For every entry below, give it back exactly and leave out any image.

(EXERCISE INPUTS)

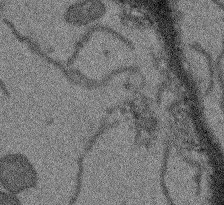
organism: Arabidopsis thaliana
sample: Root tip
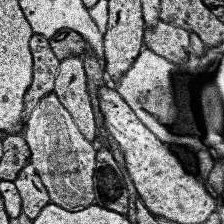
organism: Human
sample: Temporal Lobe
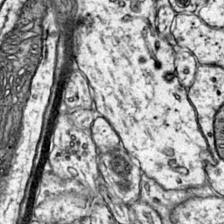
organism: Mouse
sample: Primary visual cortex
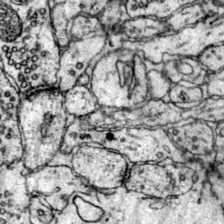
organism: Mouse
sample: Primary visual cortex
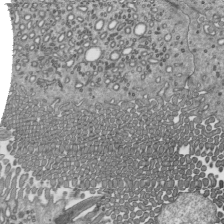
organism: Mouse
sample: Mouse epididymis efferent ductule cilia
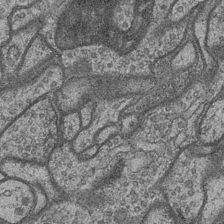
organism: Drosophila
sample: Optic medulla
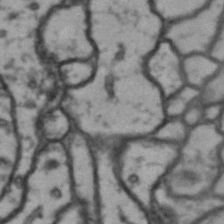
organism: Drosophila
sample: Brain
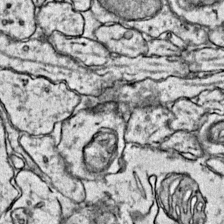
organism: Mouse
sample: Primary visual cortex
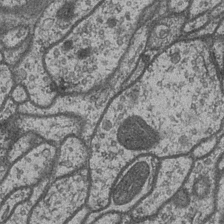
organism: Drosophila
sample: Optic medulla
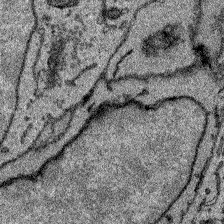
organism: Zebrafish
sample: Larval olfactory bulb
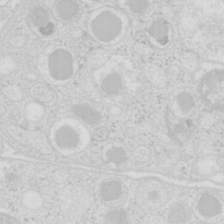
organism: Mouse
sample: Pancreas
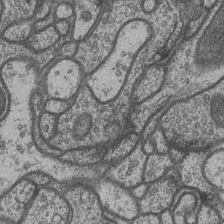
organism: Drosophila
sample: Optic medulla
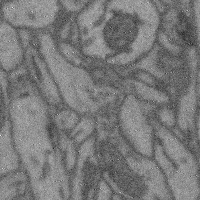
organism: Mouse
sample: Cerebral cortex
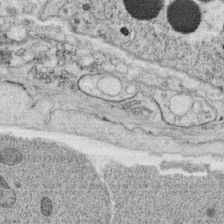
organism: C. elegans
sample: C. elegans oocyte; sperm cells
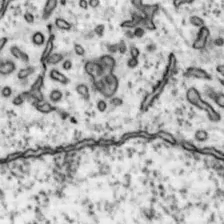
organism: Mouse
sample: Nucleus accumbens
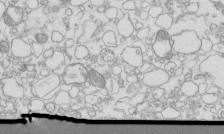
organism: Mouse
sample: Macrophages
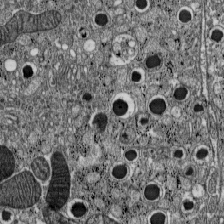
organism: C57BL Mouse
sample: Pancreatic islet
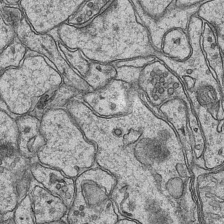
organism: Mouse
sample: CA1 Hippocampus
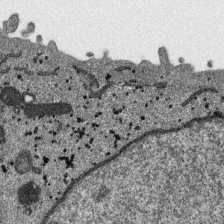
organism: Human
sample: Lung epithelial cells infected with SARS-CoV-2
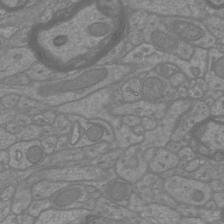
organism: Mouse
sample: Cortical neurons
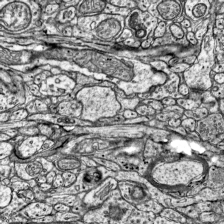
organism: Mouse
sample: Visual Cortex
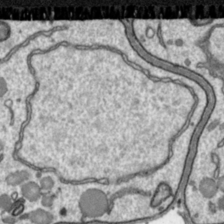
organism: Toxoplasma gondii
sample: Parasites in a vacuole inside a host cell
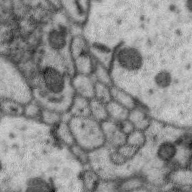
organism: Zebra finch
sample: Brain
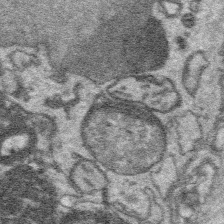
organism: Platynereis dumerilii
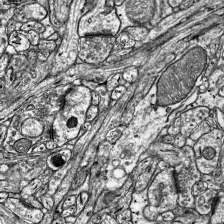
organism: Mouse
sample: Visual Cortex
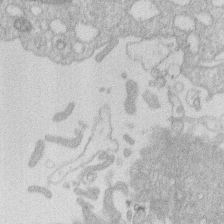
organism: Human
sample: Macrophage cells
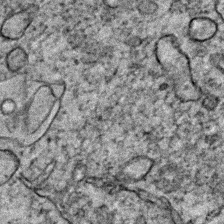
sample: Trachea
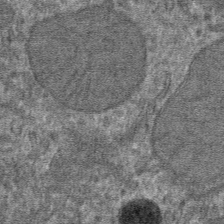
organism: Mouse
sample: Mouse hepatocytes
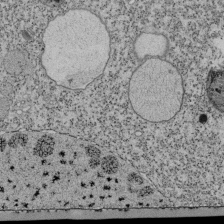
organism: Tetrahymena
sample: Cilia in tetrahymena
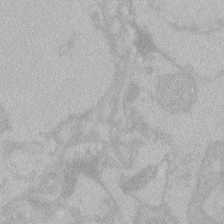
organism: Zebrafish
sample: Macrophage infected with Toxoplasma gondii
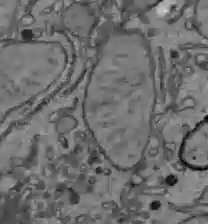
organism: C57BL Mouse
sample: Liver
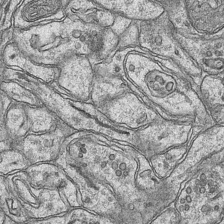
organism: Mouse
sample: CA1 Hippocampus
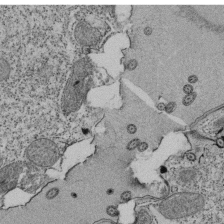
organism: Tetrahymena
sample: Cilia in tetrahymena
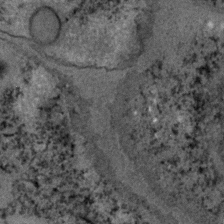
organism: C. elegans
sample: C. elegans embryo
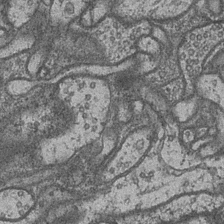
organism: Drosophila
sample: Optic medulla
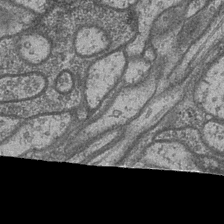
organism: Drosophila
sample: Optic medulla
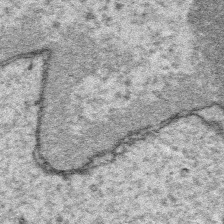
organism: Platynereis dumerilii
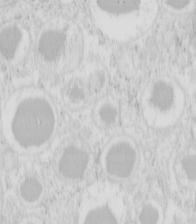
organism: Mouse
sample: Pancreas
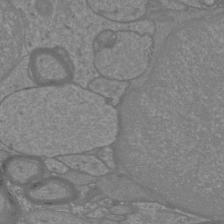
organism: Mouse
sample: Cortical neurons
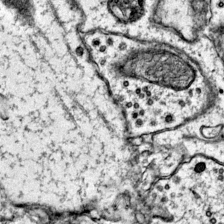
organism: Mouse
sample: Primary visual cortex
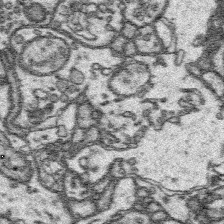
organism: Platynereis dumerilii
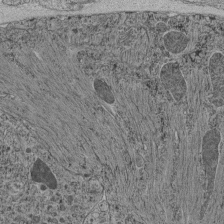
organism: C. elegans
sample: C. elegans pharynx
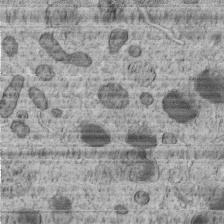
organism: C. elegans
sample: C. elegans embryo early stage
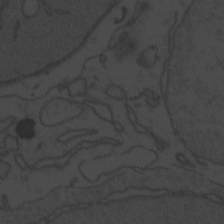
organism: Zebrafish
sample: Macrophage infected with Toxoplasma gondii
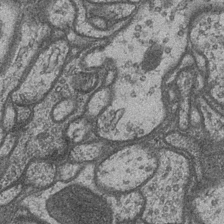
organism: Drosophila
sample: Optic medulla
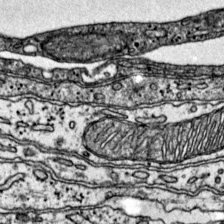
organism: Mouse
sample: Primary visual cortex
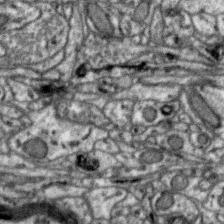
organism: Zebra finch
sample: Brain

(End EXERCISE INPUTS)

> FINISHED TASK
organism: Arabidopsis thaliana
sample: Root tip
organism: Human
sample: Temporal Lobe
organism: Mouse
sample: Primary visual cortex
organism: Mouse
sample: Primary visual cortex
organism: Mouse
sample: Mouse epididymis efferent ductule cilia
organism: Drosophila
sample: Optic medulla
organism: Drosophila
sample: Brain
organism: Mouse
sample: Primary visual cortex
organism: Drosophila
sample: Optic medulla
organism: Zebrafish
sample: Larval olfactory bulb
organism: Mouse
sample: Pancreas
organism: Drosophila
sample: Optic medulla
organism: Mouse
sample: Cerebral cortex
organism: C. elegans
sample: C. elegans oocyte; sperm cells
organism: Mouse
sample: Nucleus accumbens
organism: Mouse
sample: Macrophages
organism: C57BL Mouse
sample: Pancreatic islet
organism: Mouse
sample: CA1 Hippocampus
organism: Human
sample: Lung epithelial cells infected with SARS-CoV-2
organism: Mouse
sample: Cortical neurons
organism: Mouse
sample: Visual Cortex
organism: Toxoplasma gondii
sample: Parasites in a vacuole inside a host cell
organism: Zebra finch
sample: Brain
organism: Platynereis dumerilii
organism: Mouse
sample: Visual Cortex
organism: Human
sample: Macrophage cells
sample: Trachea
organism: Mouse
sample: Mouse hepatocytes
organism: Tetrahymena
sample: Cilia in tetrahymena
organism: Zebrafish
sample: Macrophage infected with Toxoplasma gondii
organism: C57BL Mouse
sample: Liver
organism: Mouse
sample: CA1 Hippocampus
organism: Tetrahymena
sample: Cilia in tetrahymena
organism: C. elegans
sample: C. elegans embryo
organism: Drosophila
sample: Optic medulla
organism: Drosophila
sample: Optic medulla
organism: Platynereis dumerilii
organism: Mouse
sample: Pancreas
organism: Mouse
sample: Cortical neurons
organism: Mouse
sample: Primary visual cortex
organism: Platynereis dumerilii
organism: C. elegans
sample: C. elegans pharynx
organism: C. elegans
sample: C. elegans embryo early stage
organism: Zebrafish
sample: Macrophage infected with Toxoplasma gondii
organism: Drosophila
sample: Optic medulla
organism: Mouse
sample: Primary visual cortex
organism: Zebra finch
sample: Brain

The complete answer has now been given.